I was still thinking about guessing strategies, that would choose a field and a value to try and then backtrack when an inconsistency is found, but when I ran these three strategies against the puzzles that my newspaper had brought me, they were solved in mere milli seconds! I have to admit that the type of sudoku game is rather typical and actually rather simple. In the puzzles published in the newspaper, there are four additional groups. These consist of a block of 9 cells spaced evenly in the game. There is a *GameSpecification* interface and a *GroupSpecification* interface to help construct other types of games (leaving out the extra groups and/or adding new ones). The interface to this game is currently very simple. There is a *ConsolePlayer* that will start a command line client. It can read simple games from text files or follow instructions. This is surely an area of improvement.

When experimenting further, I found that either of the latter two strategies could solve all puzzles. Furthermore, the “classic” Sudoku puzzles (without the additional groups) can also be solved with these simple strategies. So far, I haven’t been able to find a single Sudoku puzzle that the strategies do not solve. Maybe you can help?

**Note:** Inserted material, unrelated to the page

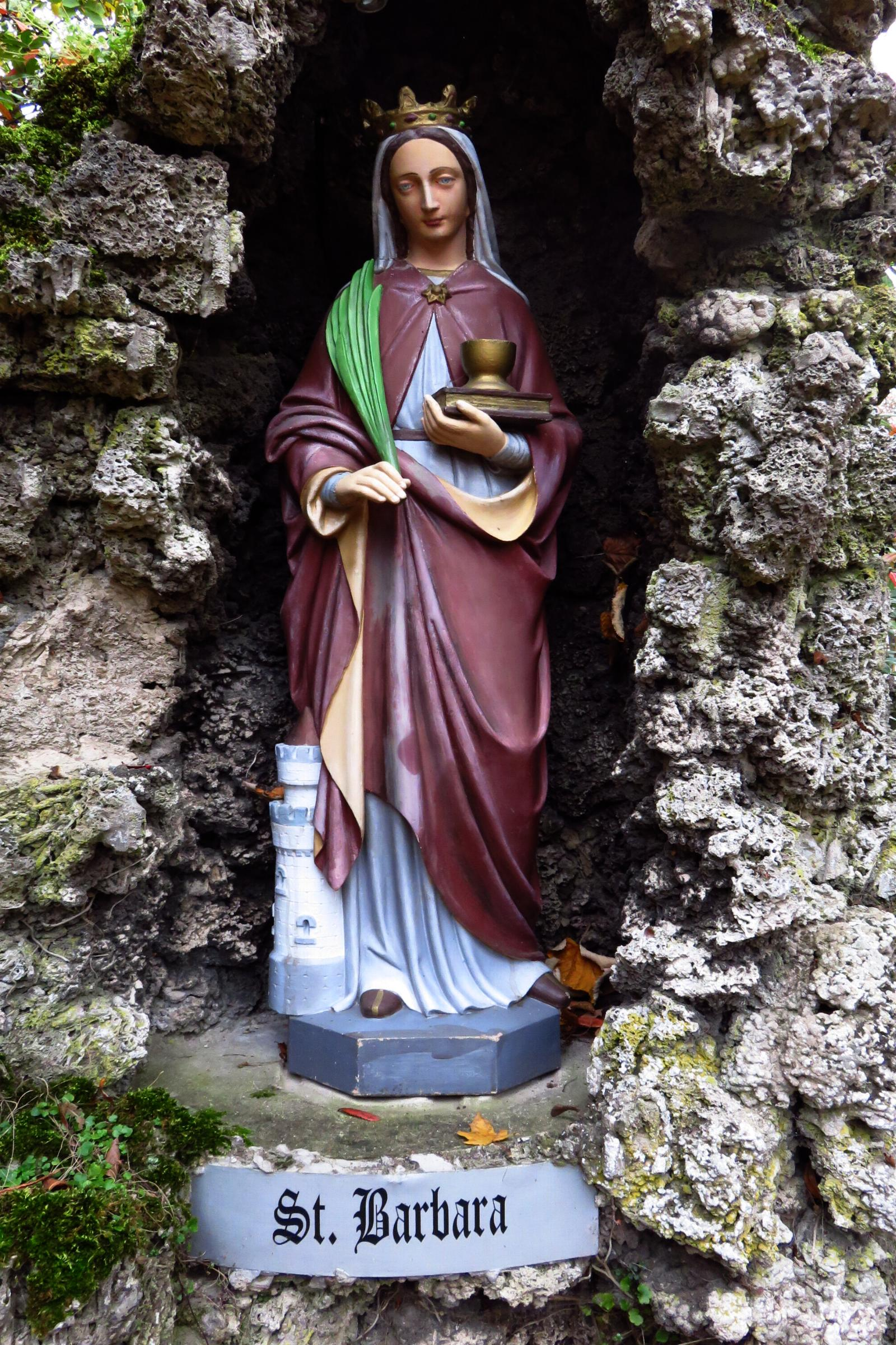 Grottenanlage in Hehn Heiligenpesch / Christliche Figuren in Mönchengladbach
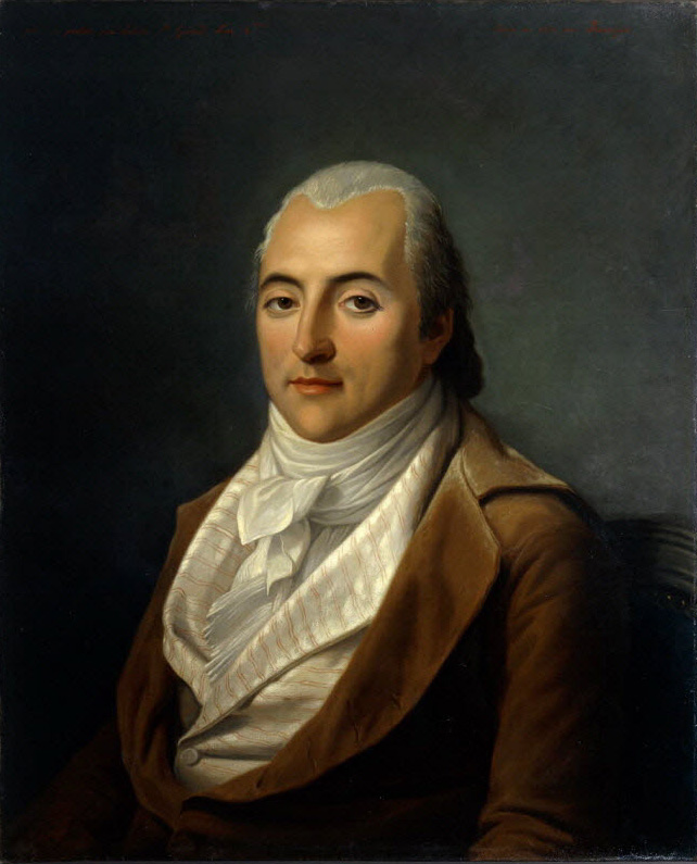 Portrait posthume de Claude-Henri de Rouvroy, comte de Saint-Simon, âgé de 35 ans. Huile sur toile d'Hippolyte Ravergie d'après un dessin d'Adélaïde Labille-Guiard, BnF, Bibliothèque de l'Arsenal, 1848.

* disclaimer:* I am aware of other programs that solve Sudoku puzzles, but I still like my simple, little implementation enough to share it with you all.

You are right, I missed a few. I think the one you describe will solve the problem in the first comment. Haven’t come around to implement it yet (though shouldn’t be too dificult)

Ahhh… Sudoku’s, a favourite passtime of mine :-)!

Nice article, there are of course different strategies which you have still missed. Things like 2 cells in a group which can only have 2 possible values (thus eliminating those values from all other cells in the group. Same goes with triplets. Try to feed it any 4-star Sudoku from “Denksport”.

Of course, right after publishing this post, I ran into this puzzle:

2__67____

__6___2_1

4_____8__

5____93__

_3_____5_

__28____7

__1_____4

7_8___6__

____53__8

It appears not to be solved by the strategies. Anybody interested in improving the program?